The Following Table gives the sales for the Sasquatch Men's Shoe store:
Shoe Size , Frequency (number of pairs sold)
4 , 8
5 , 12
6 , 31
7 , 50
8 , 58
9 , 46
10 , 37
11 , 14
12 , 11
1)determine the mean for the distribution, correct to 2 decimal places.
2) Determine the standard deviation, correct to 2 decimal places .
for number 2 is the answer 19.37?
To calculate the mean for the given distribution, we need to find the sum of the products of each shoe size (x) and their corresponding frequencies (f), and then divide that sum by the total frequency of all shoe sizes.
1) Calculation for the mean:
(x * f) = (4 * 8) + (5 * 12) + (6 * 31) + (7 * 50) + (8 * 58) + (9 * 46) + (10 * 37) + (11 * 14) + (12 * 11)
(x * f) = 32 + 60 + 186 + 350 + 464 + 414 + 370 + 154 + 132
(x * f) = 2132
Total frequency (N) = 8 + 12 + 31 + 50 + 58 + 46 + 37 + 14 + 11 = 267
Mean = (x * f) / N = 2132 / 267 = 7.99 (rounded to 2 decimal places)
2) To calculate the standard deviation, we need to find the deviations of each shoe size from the mean, square them, multiply by their frequencies, sum up these values, divide by the total frequency, and finally calculate the square root.
Deviations from the mean:
(x - mean) = (4 - 7.99), (5 - 7.99), (6 - 7.99), (7 - 7.99), (8 - 7.99), (9 - 7.99), (10 - 7.99), (11 - 7.99), (12 - 7.99)
(x - mean) = -3.99, -2.99, -1.99, -0.99, 0.01, 1.01, 2.01, 3.01, 4.01
Squared deviations:
(-3.99^2 * 8) + (-2.99^2 * 12) + (-1.99^2 * 31) + (-0.99^2 * 50) + (0.01^2 * 58) + (1.01^2 * 46) + (2.01^2 * 37) + (3.01^2 * 14) + (4.01^2 * 11)
Squared deviations = (63.6164 * 8) + (17.8601 * 12) + (3.9601 * 31) + (0.9801 * 50) + (0.0001 * 58) + (1.0201 * 46) + (4.0401 * 37) + (9.0601 * 14) + (16.0801 * 11)
Squared deviations = 509.7312 + 214.3212 + 122.8081 + 49.005 + 0.0058 + 46.9706 + 149.7841 + 126.8414 + 176.8811
Squared deviations = 1395.3473
Standard deviation (σ) = √[Σ(x - mean)^2 * f / N] = √(1395.3473 / 267) = √5.2193 ≈ 2.28 (rounded to 2 decimal places)
Therefore, the correct answer for question 2 is approximately 2.28, not 19.37.
To determine the mean for the distribution, we need to calculate the average shoe size sold.
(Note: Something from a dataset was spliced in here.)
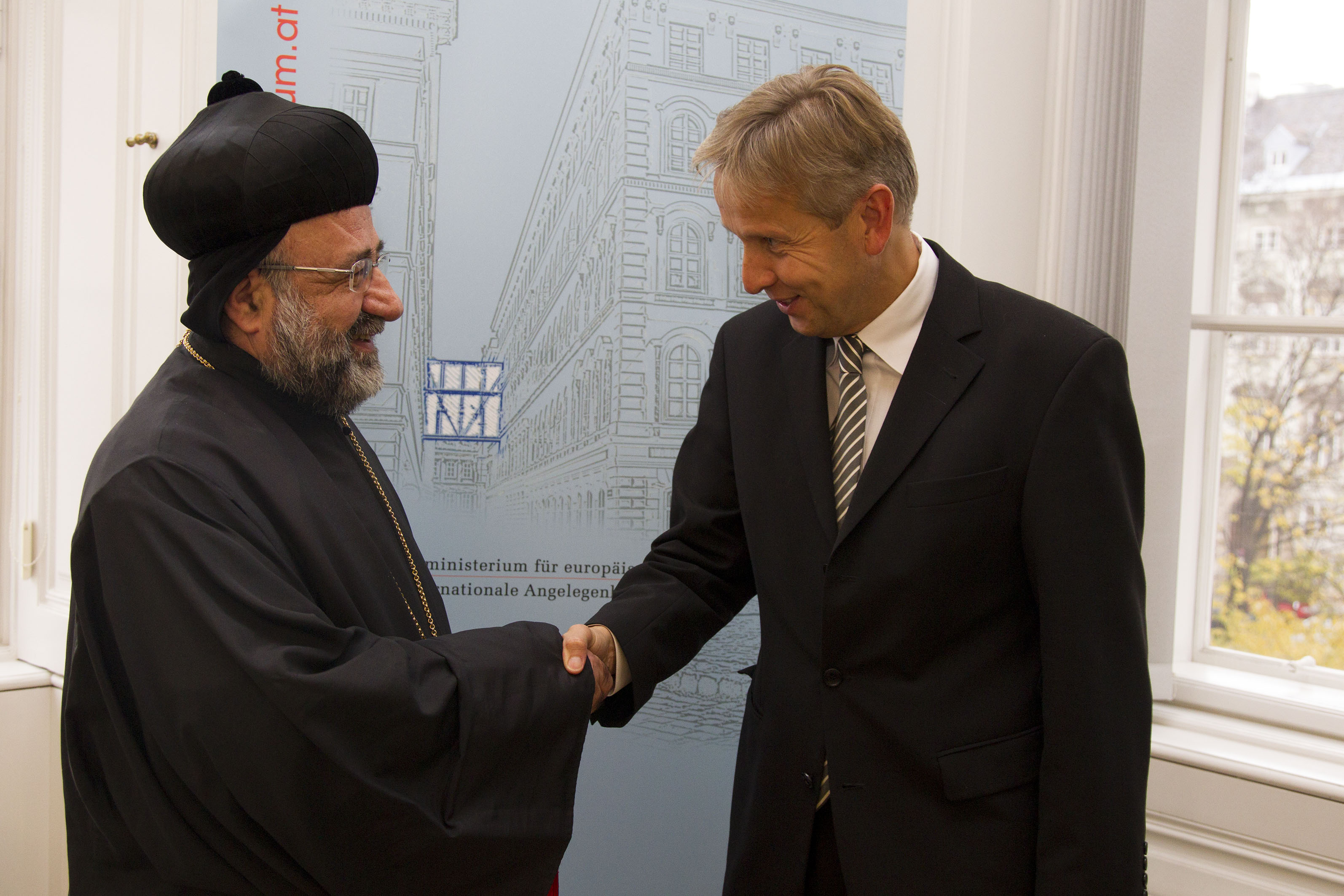 Staatssekretär Reinhold Lopatka (R) und Erzbischof Mar Gregorios Yohanna Ibrahim, Syrisch-Orthodoxe Kirche von Aleppo (L). Foto: Mahmoud

Here's how you can find the mean:
1) Multiply each shoe size by its corresponding frequency:
4 * 8 = 32
5 * 12 = 60
6 * 31 = 186
7 * 50 = 350
8 * 58 = 464
9 * 46 = 414
10 * 37 = 370
11 * 14 = 154
12 * 11 = 132
2) Sum up the products:
32 + 60 + 186 + 350 + 464 + 414 + 370 + 154 + 132 = 2,162
3) Divide the sum by the total frequency:
8 + 12 + 31 + 50 + 58 + 46 + 37 + 14 + 11 = 267
Mean = 2162 / 267 = 8.10 (rounded to 2 decimal places)
Now, let's calculate the standard deviation:
1) Find the deviations from the mean for each shoe size:
Deviation for shoe size 4 = 4 - 8.10 = -4.10
Deviation for shoe size 5 = 5 - 8.10 = -3.10
Deviation for shoe size 6 = 6 - 8.10 = -2.10
...
Continue this process for all the shoe sizes in the table.
2) Square each deviation:
(-4.10)^2 = 16.81
(-3.10)^2 = 9.61
(-2.10)^2 = 4.41
...
3) Multiply each squared deviation by its corresponding frequency:
16.81 * 8 = 134.48
9.61 * 12 = 115.32
4.41 * 31 = 136.71
...
4) Sum up the products:
134.48 + 115.32 + 136.71 + ... = x (sum of products)
5) Divide the sum by the total frequency minus 1:
x / (267 - 1) = y (where y represents the mean of squared deviations)
6) Take the square root of y:
sqrt(y) = standard deviation
To confirm if 19.37 is the standard deviation, you would need to complete the calculations for steps 4, 5, and 6 as outlined above. If you find that the square root of y is indeed 19.37 (rounded to 2 decimal places), then your answer is correct.